SIP makes use of UDP (User Datagram Protocol), for performance reasons. This puts the responsibility for error control on the receiving device, but is much faster than TCP (Transmission Control Protocol). This reliance on UDP is typical in real-time compressed VoIP and video over IP networking. TCP is optional, but it can be done and it certainly is more reliable.
If this sounds a lot cleaner and faster than the H.323 approach, it's because it is. SIP also scales much better than H.323, which is due in part to its reliance on a variation of the existing addressing scheme employed in the Internet. SIP also is a lot more flexible, as it allows individual receiving clients to tailor the incoming call to their own capabilities. Further, the nature of the call can change while it is in progress.
By the way, SIP's reliance on the URL addressing scheme defined by the DNS (Domain Name System) of the Internet is an incredible advantage, as it ties into the effort of the IETF's ENUM Working Group. That group is working on the interconnection of DNS and the E.164 numbering scheme used in the PSTN. Ultimately, that work will enable the interoperability of the two numbering schemes in a full convergence scenario.

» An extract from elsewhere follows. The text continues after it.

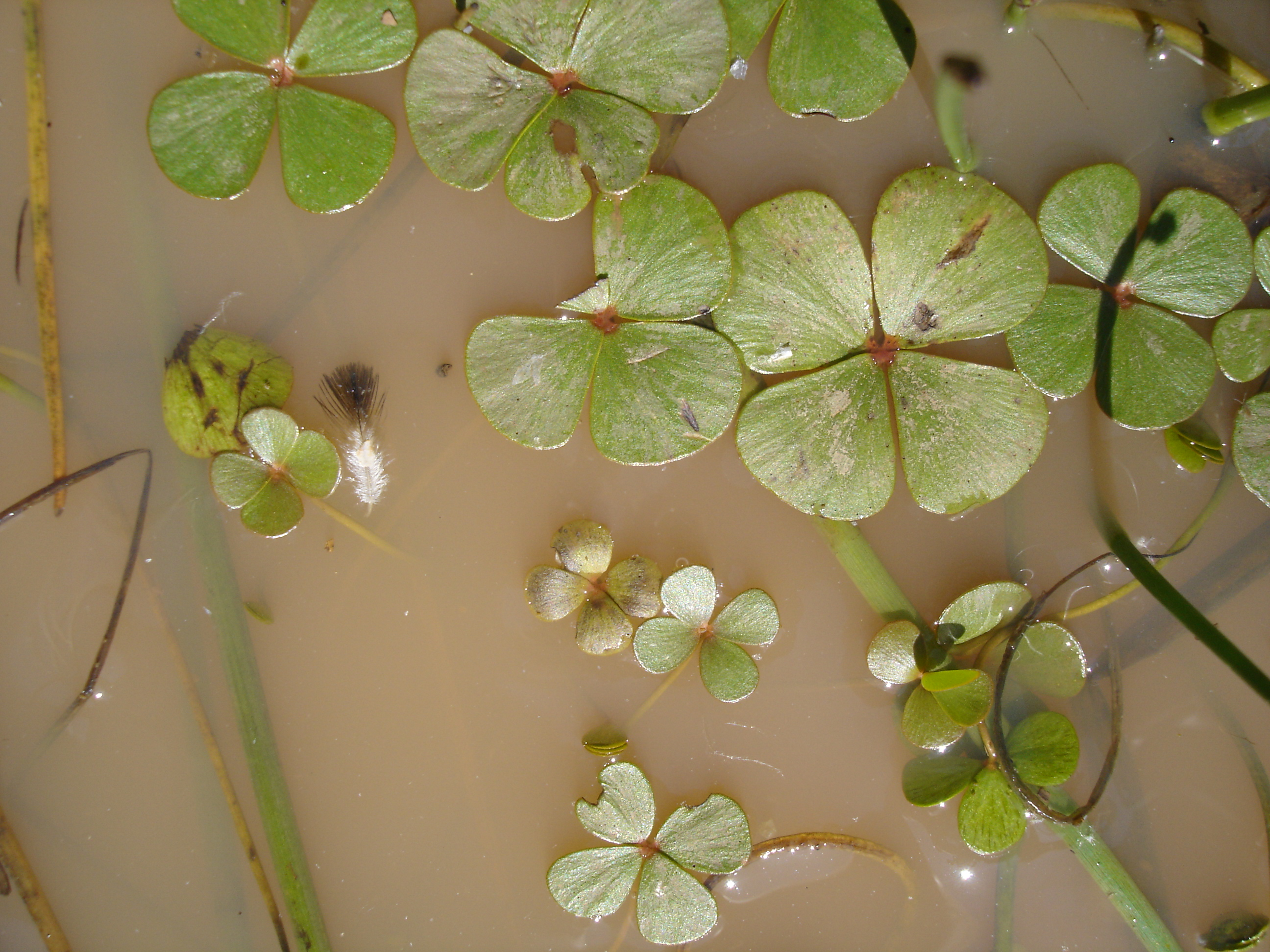 Helecho

Which Way Did It Go? Which Way Did It Go?
Despite the obvious advantages, SIP had a long way to go to replace the incumbent H.323. (It's always tough to replace an incumbent.) The fact that the final standard wasn't approved until June 2002 didn't help. What certainly did help was Microsoft's decision (2001) to incorporate SIP in Windows XP, Windows CE 4.0, Windows .NET Server and other devices embedded with XP. Now it's not as though a lot of other major telecom and datacom vendors didn't get behind SIP, but Microsoft's support makes a big difference in the life of any standard these days.
Between the time SIP was first announced in 1999 and its finalization in 2002, a lot of pre-release products were developed and marketed. As is typical, the vendors didn't all take the same approach, exercising different options and maintaining different levels of currency with the developing standard.

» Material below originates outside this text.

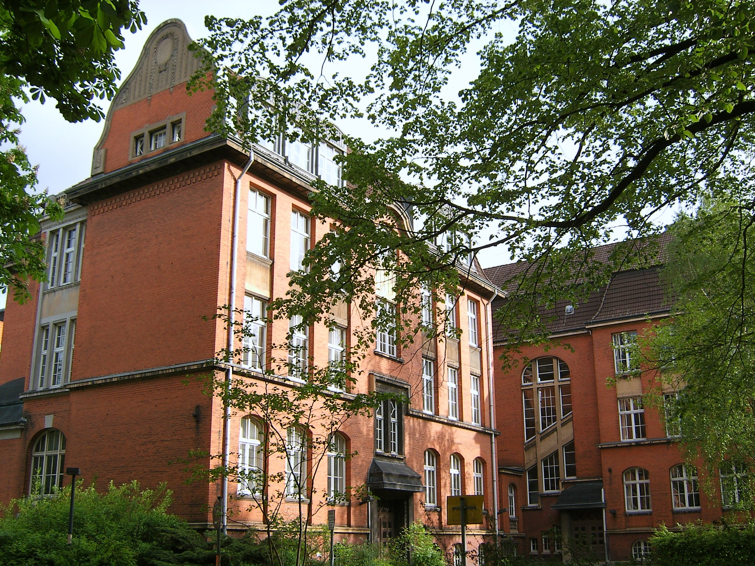 Die Talmud-Tora-Schule am Grindelhof 30 in Rotherbaum wurde 1909 bis 1911 nach Plänen von Ernst Friedheim als jüdische Oberrealschule erbaut. Von den Nationalsozialisten geschlossen beherbergte sie nach dem Zweiten Weltkrieg zunächst Universitätsinstitute und später den Fachbereich Bibliothekswesen der Fachhochschule Hamburg. Heute ist dort neben der Verwaltung der Jüdischen Gemeinde Hamburg auch wieder eine jüdische Schule untergebracht.This is a photograph of an architectural monument.

That's created interoperability problems, which is not exactly why standards are developed. After all, standards are supposed to allow multiple manufacturers to build to the same core specifications, which ultimately provides carriers, service providers and end user to deploy networks comprising product of diverse origins without compromising interconnectivity and interoperability. These issues ultimately will be sorted out, but it may be a while.
The IETF regularly holds SIP Test Events to test product interoperability, and at increasing levels of difficulty. There are strong indications that at least one third-party organization will soon emerge to assume responsibility for SIP certification. In the meantime, IP carriers and service providers are rolling out networks and services based on SIP, dealing with the problems as they go and confidant that it all will be.